If you could switch off your consciousness, would you?

this.

I’m very skeptical of any claims that intelligence can exist without consciousness, or vice versa. For that matter, I doubt that emotions can really be toggled separately of thinking and awareness.

That said…as long as we’re talking fantasy, sign me up for those couple hours of the day between waking up and my email client powering up at work. Everything in between - degrogging, all the hygiene rituals, the morning commute - are unavoidable parts of life, but in my experience… not worth experiencing. Been there, done that. Thousands of times. Let Sysiphus do the rest.

I would want to insist, though, that I have no episodic memory of what I’d want to skip… Just factual. If, for example, the subway is delayed for hours because of a switch malfunction, I wouldn’t want to remember the experience, because imho I still had the experience in that case. But I would want to remember that it had happened (as if I had read about it on an rss feed), with all the factual details.

The “reflecting on it” is the consciousness.

Receiving sensory data and acting in response doesn’t require consciousness.
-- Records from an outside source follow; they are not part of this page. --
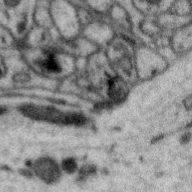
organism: Zebra finch
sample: Brain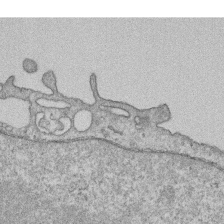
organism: Human
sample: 1205lu cells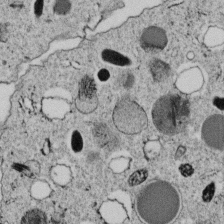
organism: C. elegans
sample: C. elegans embryo early stage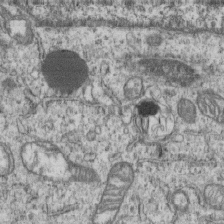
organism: Human
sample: MDA-MB-231 cells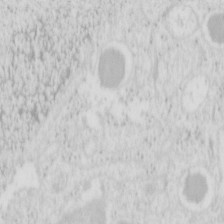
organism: Mouse
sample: Pancreas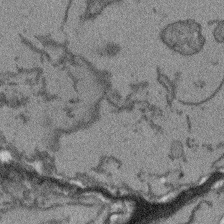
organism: Arabidopsis thaliana
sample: Root tip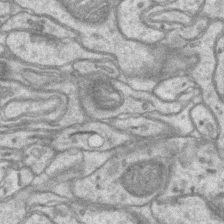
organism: Mouse
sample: CA1 Hippocampus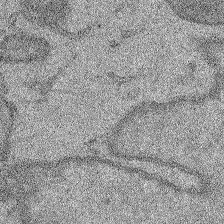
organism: Human
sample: HeLa cells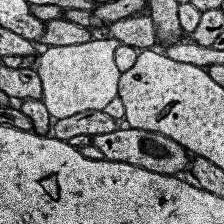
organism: Human
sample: Temporal Lobe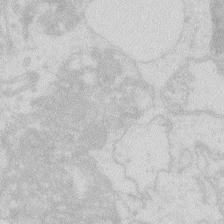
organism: Zebrafish
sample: Macrophage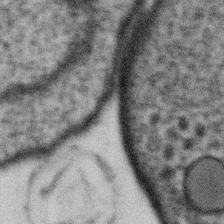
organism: Gemmata obscuriglobus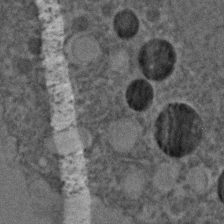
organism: C. elegans
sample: C. elegans embryo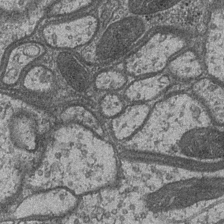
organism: Drosophila
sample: Optic medulla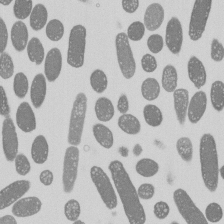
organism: E. coli
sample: Bacterial nucleoid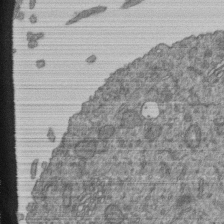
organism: Human
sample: Retinal organoid Rod and Cone cells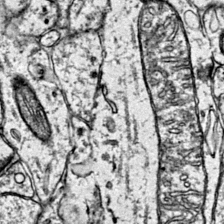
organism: Mouse
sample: Primary visual cortex

Awareness in the sense of receiving and reacting to data isn’t the same as consciousness in the sense of self-awareness and internal reflection. It’s indisputable that many animals have awareness and reactive intelligence of the first sort, but highly arguable at best that they possess any of the interior “space” required for the second. Modern humans move between the modes all the time, usually with little or no consciousness of the switching-off.

The scream was an automatic reaction to feeling pain. That still doesn’t mean he was conscious (a person feeling pain consciously tends to scream a lot less, actually). He was certainly experiencing pain but he didn’t develop the interior space of consciousness until later–probably in stages over a period of a few years.

How is that different from blacking out from drinking too much? Other than I guess there would be no side effects.

I voted “no, never.” I’ve sleep-walked. It’s the same thing. It sucks. I just thank goodness that it’s really rare, and only happens when I need to pee.

These days? No, never (that’s my vote).

When I had depression and severe anxiety, this was my fondest dream.

Note that as stipulated in the OP, you do have the memories of what happened in your zombie-time (though I’m not sure how consistent that would actually be – I suppose one could make an argument that what we remember is really our experience of what happened, and thus, memory of things we didn’t experience is not something that makes sense, but that’s all pretty irrelevant for a ‘what if’, I think).

I do very much hear you on the ‘slippery slope’ thing, though – in fact, in the story I never ended up writing, actually conscious people quickly became a minority as most opted for the subjective ease of just ‘going through the motions’, so to speak – even though, of course, nobody ever really was certain of that.

I actually am, too – I think it’s frankly an incoherent concept (I’ve argued to that effect on this board previously).

The reflecting on it is what in a higher-order theory of consciousness would be called a conscious mental state, yes. But creature consciousness and mental state consciousness are two different things, and even if you don’t reflect on your experiences, i.e. don’t have a conscious (second-order) mental state that has your experience as a content, you still have experience, i.e. creature consciousness. You still are a conscious being. The pill would remove that creature consciousness – there would no longer be something it is like to be you.

No, but experience does, and certain concepts, such as pain, have experience as a prerequisite – you can’t nonconsciously feel pain, even though you can nonconsciously act as if you are in pain. The pill would eliminate the pain, but not the reaction to pain.

I went with ‘other’. The answer, according to my life experiences so far, is probably ‘never’ - that is, I’m not sure I’ve had any experiences that I’d skip. I would, however, want to keep the option. If I’m ever bitten by a stone fish, or have to pass a huge kidney stone, or any of the other things associated with the pinnacle of physical pain, I’d probably use it.